Horvik completed the acquisition of 21,437,000 ordinary shares
of TSG, representing approximately 24.7 per cent. of TSG's issued
share capital (excluding any shares held in treasury) in the first
stage of the Acquisition on 18 March 2021. Horvik announced on 19
May 2021 that it had received regulatory approval from the Russian
Federal Antimonopoly Service in respect of its acquisition of the
remaining 23,121,918 ordinary shares of TSG (the "Second
Completion") from the Selling Shareholders and that accordingly the
pre-condition to the Offer had been satisfied.

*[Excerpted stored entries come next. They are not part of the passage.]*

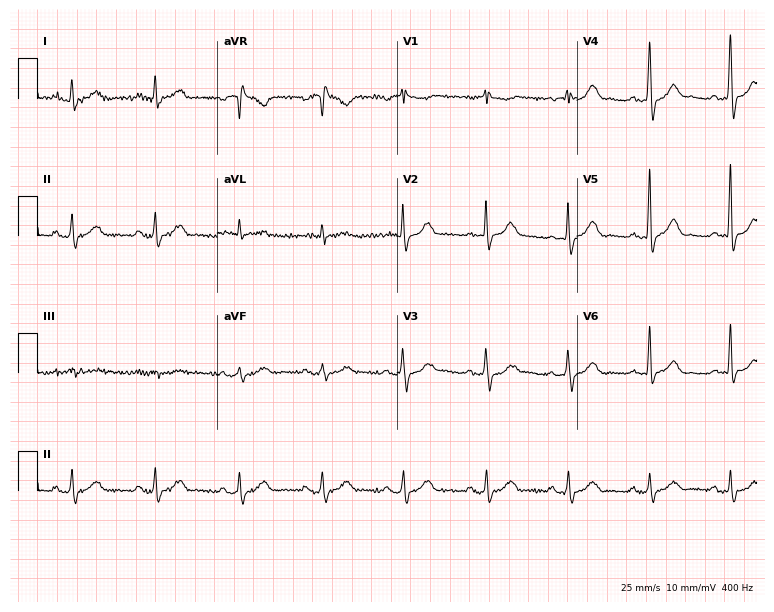
Standard 12-lead ECG recorded from a 75-year-old male patient (7.3-second recording at 400 Hz). Read as a normal ECG.
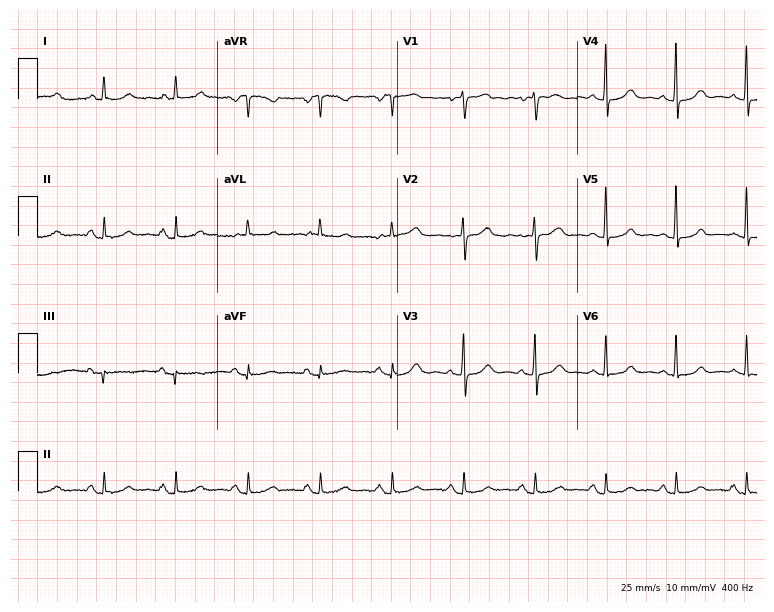
Resting 12-lead electrocardiogram (7.3-second recording at 400 Hz). Patient: a 72-year-old female. None of these six findings is recorded: first-degree AV block, right bundle branch block, left bundle branch block, sinus bradycardia, atrial fibrillation, sinus tachycardia. Findings outside these six are not listed.
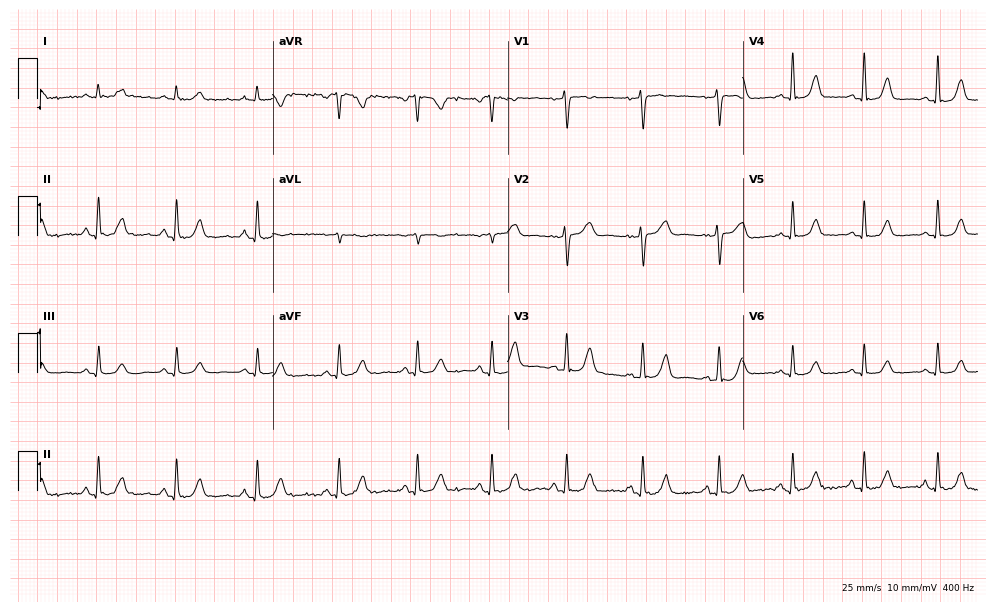
Standard 12-lead ECG recorded from a 54-year-old female (9.6-second recording at 400 Hz). Read as a normal ECG.
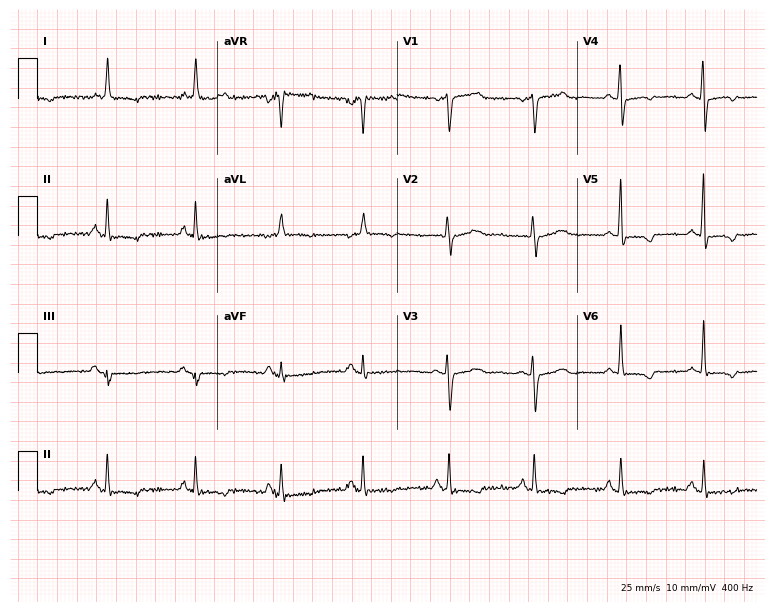
Resting 12-lead electrocardiogram (7.3-second recording at 400 Hz). Patient: a 77-year-old female. None of these six findings is recorded: first-degree AV block, right bundle branch block (RBBB), left bundle branch block (LBBB), sinus bradycardia, atrial fibrillation (AF), sinus tachycardia. Findings outside these six are not listed.
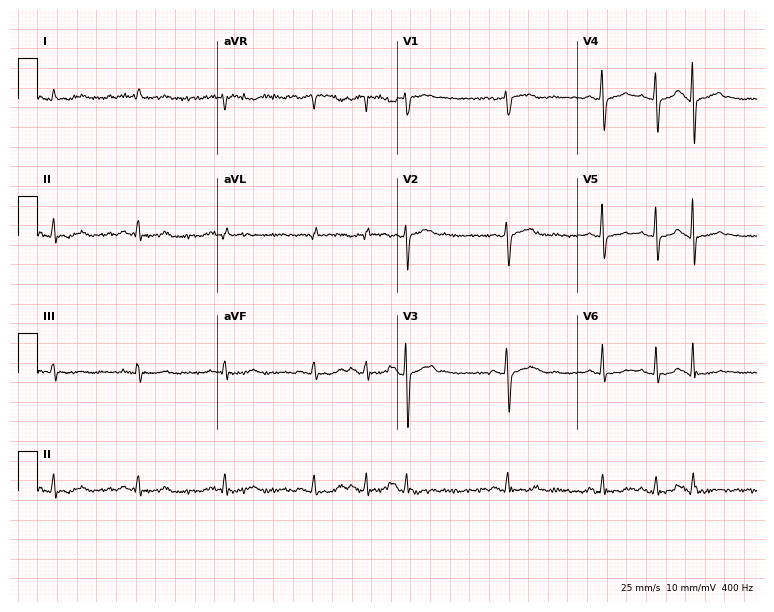
Resting 12-lead electrocardiogram. Patient: a male, 63 years old. None of these six findings is recorded: first-degree AV block, right bundle branch block, left bundle branch block, sinus bradycardia, atrial fibrillation, sinus tachycardia. Other findings, if any, are not listed.
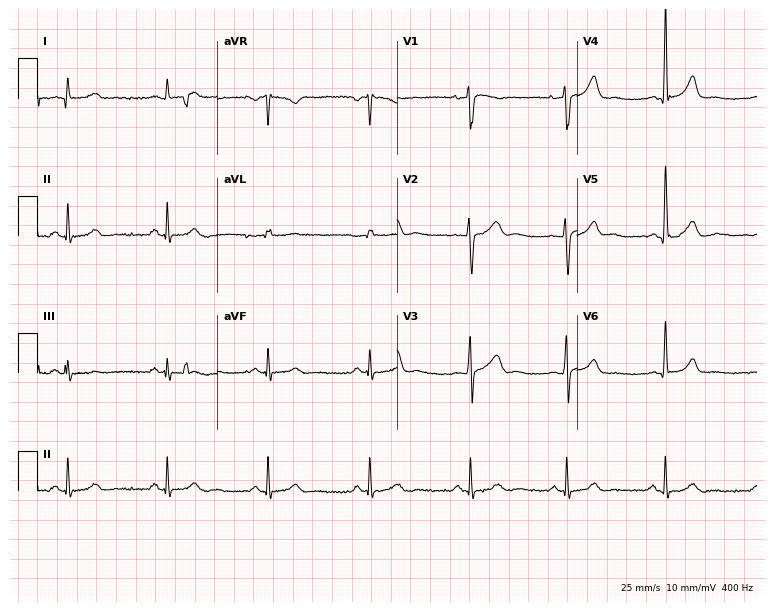
12-lead ECG (7.3-second recording at 400 Hz) from a 59-year-old male. Screened for six findings — first-degree AV block, right bundle branch block, left bundle branch block, sinus bradycardia, atrial fibrillation, sinus tachycardia — none is recorded. Other findings, if any, are not listed.
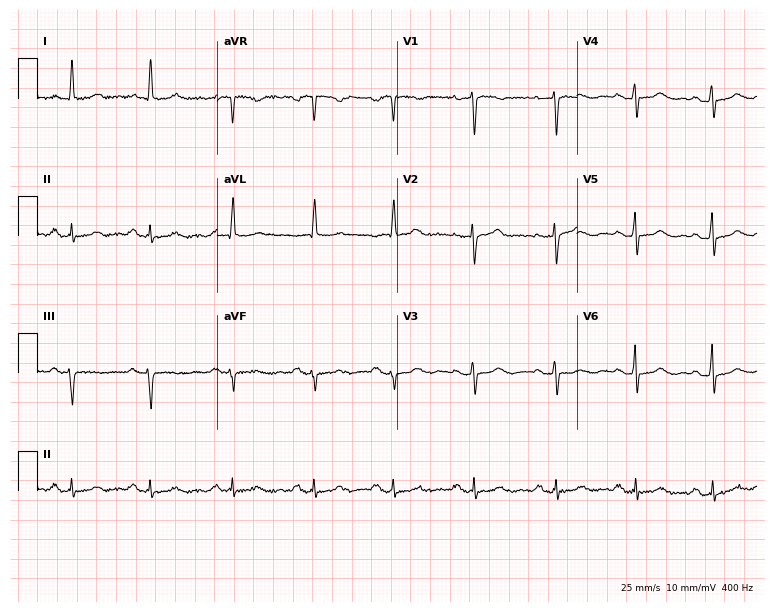
ECG — a 69-year-old woman. Screened for six findings — first-degree AV block, right bundle branch block (RBBB), left bundle branch block (LBBB), sinus bradycardia, atrial fibrillation (AF), sinus tachycardia — none is recorded. Only these six findings were labelled.
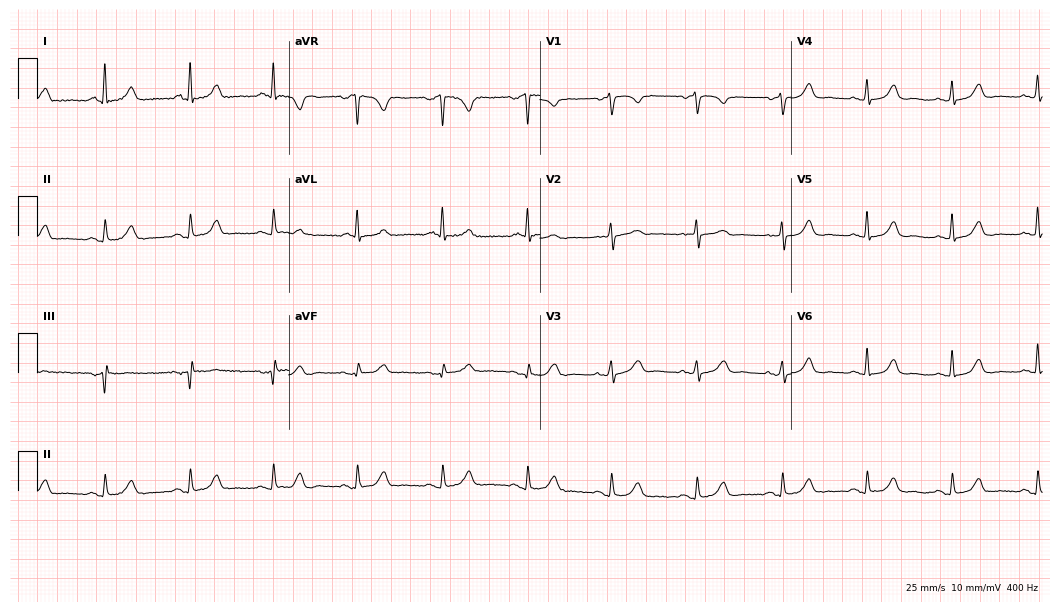
12-lead ECG from a female patient, 67 years old (10.2-second recording at 400 Hz). Recorded interpretation: within normal limits.
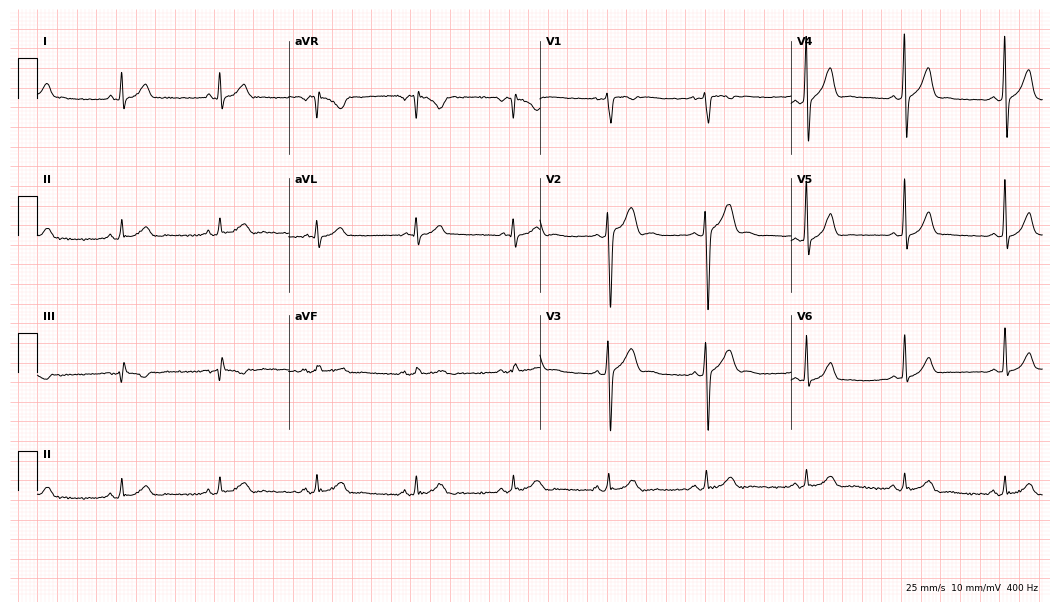
12-lead ECG (10.2-second recording at 400 Hz) from a male patient, 40 years old. Labelled as a normal ECG.
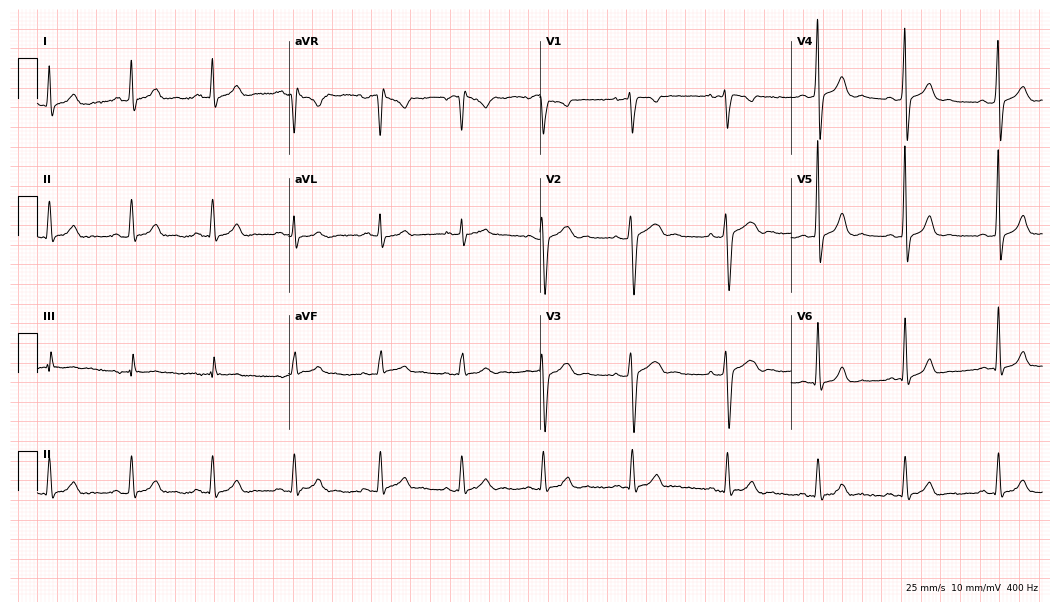
Electrocardiogram (10.2-second recording at 400 Hz), a man, 27 years old. Overall reading on record: normal ECG.
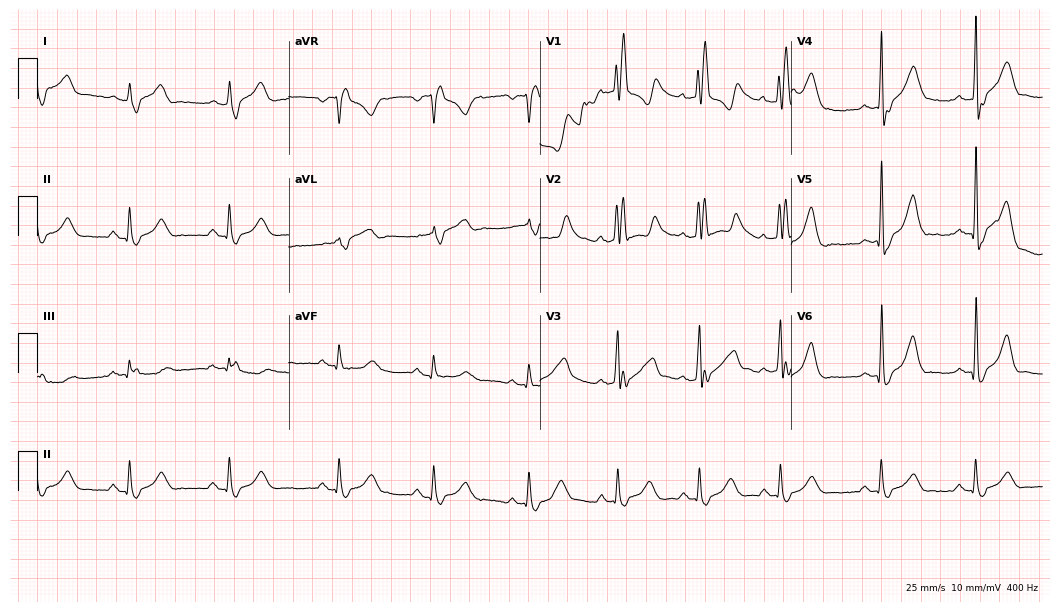
12-lead ECG from a 44-year-old man. Findings include right bundle branch block.
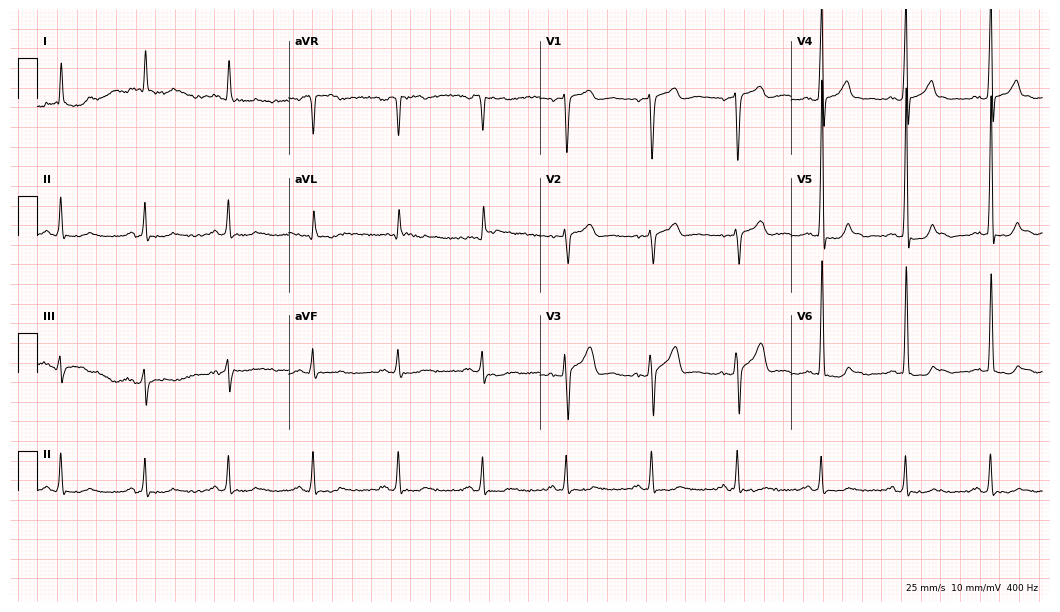
12-lead ECG from a male patient, 66 years old. Screened for six findings — first-degree AV block, right bundle branch block, left bundle branch block, sinus bradycardia, atrial fibrillation, sinus tachycardia — none is recorded.

Horvik announced on 26 May 2021 that the Second Completion had
occurred, thereby increasing its interest to approximately 51.2 per
cent. of the Company's issued share capital (excluding any shares
held in treasury). As a consequence of completion of the
Acquisition, the awards granted under the Company's two Long Term
Incentive Plans (the "LTIPs") to six TSG directors (the "Relevant
Directors"), as described in the Company's announcement dated 29
April 2021, (the "LTIP Awards") have now vested under the change of
control provisions in the LTIP rules.
The Company has now transferred 4,787,816 ordinary shares of TSG
to the Relevant Directors out of treasury (the "Award Shares") to
settle the LTIP Awards.
Following the transfer of the Award Shares, the Company has
110,053,073 ordinary shares of 10 pence each in issue, of which
18,313,206 ordinary shares are held in treasury. Therefore, the
total number of ordinary shares carrying voting rights is
91,739,867. Application has been made for the Award Shares to be
admitted to trading on AIM, which is expected on or around 2 June
2021.
The above figure of 91,739,867 may be used by shareholders as
the denominator for the calculations by which they will determine
if they are required to notify their interest in, or a change to
their interest in, the Company under the FCA's Disclosure Guidance
and Transparency Rules.
As a result of the transfer of the Award Shares, Horvik's
interest now represents approximately 48.6 per cent. of TSG's
issued share capital (excluding any shares held in treasury).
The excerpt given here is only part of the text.